Kaggle: Open Source Competitions

Introduction

Kaggle is an online platform that hosts Machine Learning competitions. The Kaggle rank distribution looks like this:

Rank	#Holders
Grandmaster	262
Master	1,843
Expert	8,191
Contributer	70,159
Novice	102,352

Note: One conclusion that i would draw from the rank distribution is that there are not that many persistant people in the ML field, and there is a rather big amount of hype and just scratching the surface going on.

Build a good ML model in 3 stages

Turn your business problem into a ML problem (build the dataset right)
Build a good ML model
- pick the right approach
- do good feature engineering
- statistically evaluate the model using (k-fold) Cross-Validation
- use a regularizer or dropout to avoid overfitting
Productionize the model

High performing models

Gradient boosting (XGBoost) seems to outperform random forests (also an ensemble method) by a little bit
Random forests (the ensemble variant of decision trees)

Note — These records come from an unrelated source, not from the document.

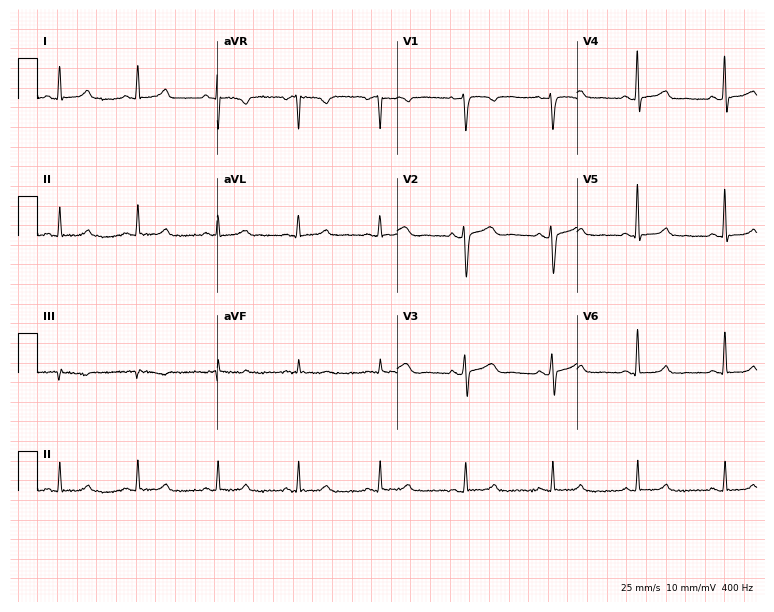
12-lead ECG from a male patient, 40 years old. No first-degree AV block, right bundle branch block, left bundle branch block, sinus bradycardia, atrial fibrillation or sinus tachycardia recorded for this tracing.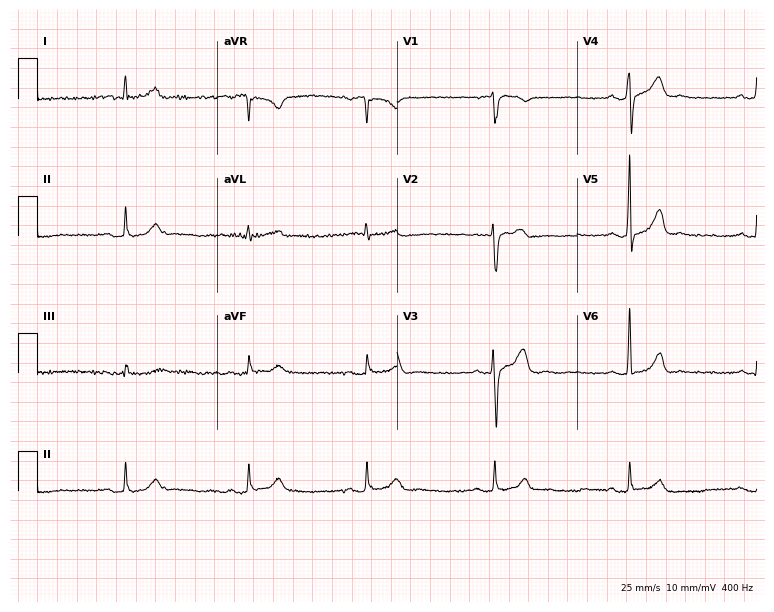
Standard 12-lead ECG recorded from a 62-year-old male (7.3-second recording at 400 Hz). The tracing shows sinus bradycardia (a sinus rate of 50 beats per minute or less).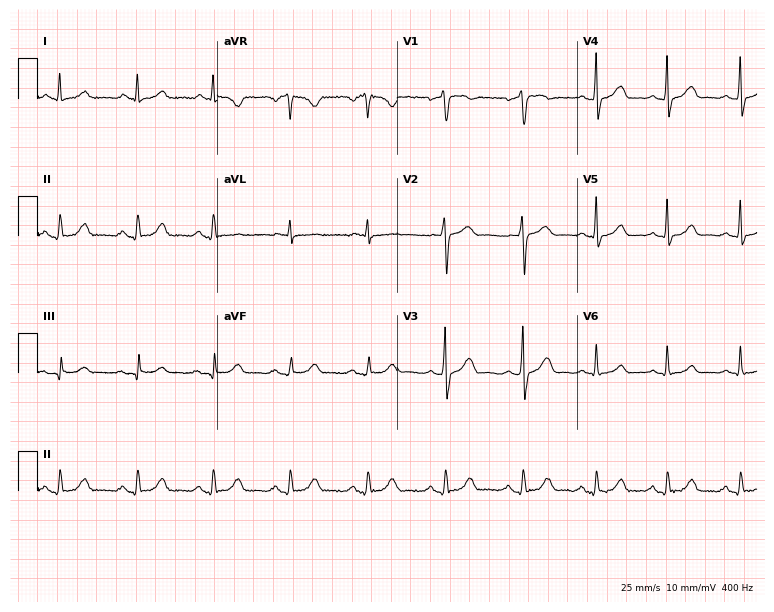
ECG — a 42-year-old man. Labelled as a normal ECG.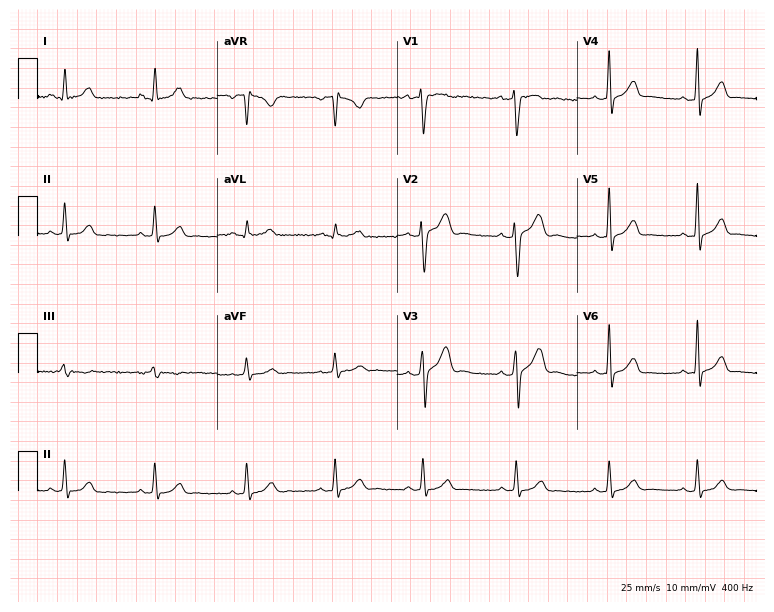
Standard 12-lead ECG recorded from a male patient, 29 years old. None of these six findings is recorded: first-degree AV block, right bundle branch block, left bundle branch block, sinus bradycardia, atrial fibrillation, sinus tachycardia.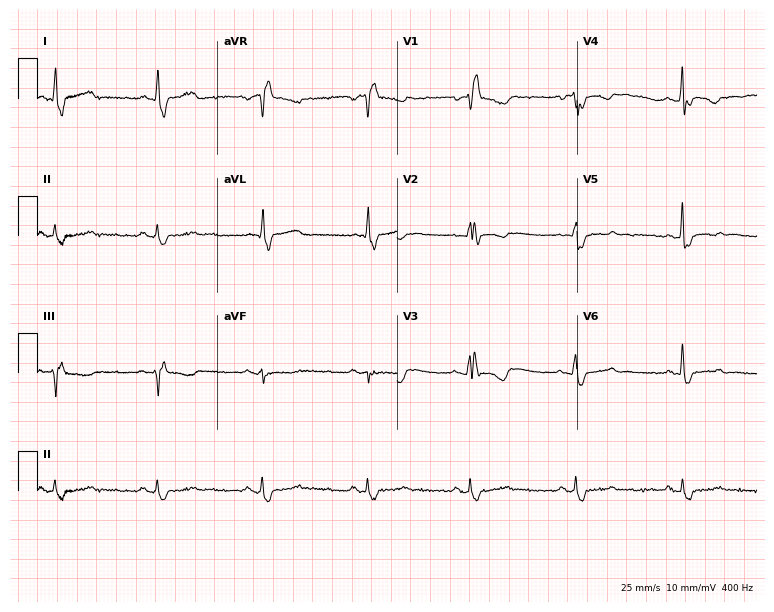
Electrocardiogram (7.3-second recording at 400 Hz), a female, 49 years old. Interpretation includes right bundle branch block.

What seperates winning entries from others

Good feature engineering. Here are some creative examples from top submissions:
- Extend a text dataset with Googe-Translate (non-linear, because if you translate to another language and then back again the result won’t necessarily be the original sentence) from $A \rightarrow B \rightarrow A’$ with $A$ and $B$ being the same sentence in different languages.
- Extract a lot (>70) of different features from just a date or timestamp, such as the season (summer/winter), if it’s weekday or weekend, also merging with other data such as events (holiday or not?)
Appropriate and rich image augmentation for computer vision (CV) tasks
For Reinforcement Learning competitions with a simulator that only offers a couple of testruns a day, an excellent strategy is to actually rebuild the simulator (mimick the rewards and structure as close as possible within reasonable timespans) to have a local evaluation tool available for tuning

Reinforcement Learning in Kaggle

Kaggle now also invests into Reinforcement Learning through simulation-based challenges, like the Lux AI competition (see image above).

References

A lot of info from this blogpost comes an interview with Anthony Goldbloom, founder of Kaggle. He talks about approaches that are commonly used by winning competetors and how submissions evolved over the years as Data Science matured and Deep Learning entered the field as another competitive approach.